Thursday 12 November 2015

Seething

You shut your mouth. How can you say I go about things the wrong way. I am human and I need to be loved, just like everybody else does
How Soon Is Now? - The Smiths

<rant>

I am minding my own business when facebook offers me:

15 Tips For Living With A Chronic Illness Like Multiple Myeloma

I scan it idly (you don't need to) until I reach #4:

"This illness is in your life to teach you something. There is a reason you are here. There is something that this experience can teach you that you apparently need to learn."

Stop the tape. Quick trip to foot of stairs. Channel my inner Tim Minchin:
"Wow. That's a good point. Let me think for a bit. Oh wait, my mistake, that's absolute bullshit." *

It's the same as when people say (and believe me, they do) that getting ill is all part of "God's plan". What kind of God, and what kind of plan, exactly, that might leave my children fatherless? And just what is it, in which I was so deficient, that I needed myeloma, in order to learn?

When someone gets knocked down and killed, is that "God's plan"? When someone is born into abject poverty, is that "God's plan"? If you smoke 30 a day and live to 110, is that "God's plan", or is it because you were so wise and wonderful you really had nothing you needed to learn through adversity? I'm guessing its easier to see these plans of God's from the vantage point of affluent good health.

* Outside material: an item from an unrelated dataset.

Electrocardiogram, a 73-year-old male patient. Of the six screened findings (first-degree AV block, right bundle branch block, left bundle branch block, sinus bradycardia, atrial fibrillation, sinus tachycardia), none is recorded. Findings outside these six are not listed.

Or... "God only gives you what you can handle". ** Ah, so it's my fortitude that is to blame. Other people think "I don't think I could bear it, if I had cancer". But that's OK, because if they can't handle it, they won't get it, right?

No it doesn't.
My beef here is not with God (we're on quite good terms right now, I think), but with the stupid, egotistical ways people frame illness. Really, these kind of sentiments are the self centred indulgences of the healthy and inconsiderate.

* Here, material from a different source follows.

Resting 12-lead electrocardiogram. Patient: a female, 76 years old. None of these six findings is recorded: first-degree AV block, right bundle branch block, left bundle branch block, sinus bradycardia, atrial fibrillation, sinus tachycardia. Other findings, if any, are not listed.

Yes; I've learnt a lot since I got mm. In some peculiar ways, the experience has added to me. But that does not justify it, or legitimise it. It doesn't explain why it happened to me. Yes; I have found amazing reserves of strength over the last few years. But that was because I had to, not because I was any better prepared for this than anyone else would be.

I cannot convey, strongly enough, how much I hate this kind of comment: this thoughtless narcissism that permits people to believe that the difference between us - the sick and the healthy - is of some significance; that there's a reason I'm ill, and by implication, a reason they're not.

</rant>

* If you've never heard Tim Minchin's "Storm", I cannot recommend it highly enough. (Some strong language.)


** "God only gives you..." comes, indirectly, from 1 Corinthians 10:13, where Paul is talking about temptation: specifically idolatory. But people glibly change the context.

4 comments:

Anonymous said...

Thank you. I could not have expressed these sentiments any better. My family is awash in "chronic illnesses. In addition to my MM, both of my adult children have Crohn's disease/ulcerative colitis, (one of each.) One became ill at 7. What did she need to learn about life that Crohn's disease could teach her? Boggles the mind when people say that ANY illness is some kind of bonus. Just stupid.

Terrij said...

My feelings exactly. Our daughter was diagnosed at 32 in 2012. She passed away on Oct.12 recently. I see no good reason for this happening to her. I do not want to believe in a God who uses his children in suffering to teach others a lesson. As you said it makes it appear that the ill are being punished for something they have done.

Alex Bicknell said...

Terri. Oh shit. I'm so shocked to read that. I never know what to say or do, at this moment, apart from hold open my arms to you. The myeloma community is a peculiar thing, existing as it does mostly online. So many people I've never met, yet feel deeply connected to. I didn't appreciate how aggressive your daughter's myeloma has been. I can only imagine how tough it has been for her and is for you, right now. I'm thinking of you. There is no good reason; I'm certain of that, if little else. And none of us is being punished - your daughter, me or you - we are just playing the hand that has been dealt us.

Alex Bicknell said...

The sheer absurdity of the concept becomes undeniable when applied to a child. But it's a pervasive though none the less - when I googled for an"everything happens for a reason" image, there were thousands of them.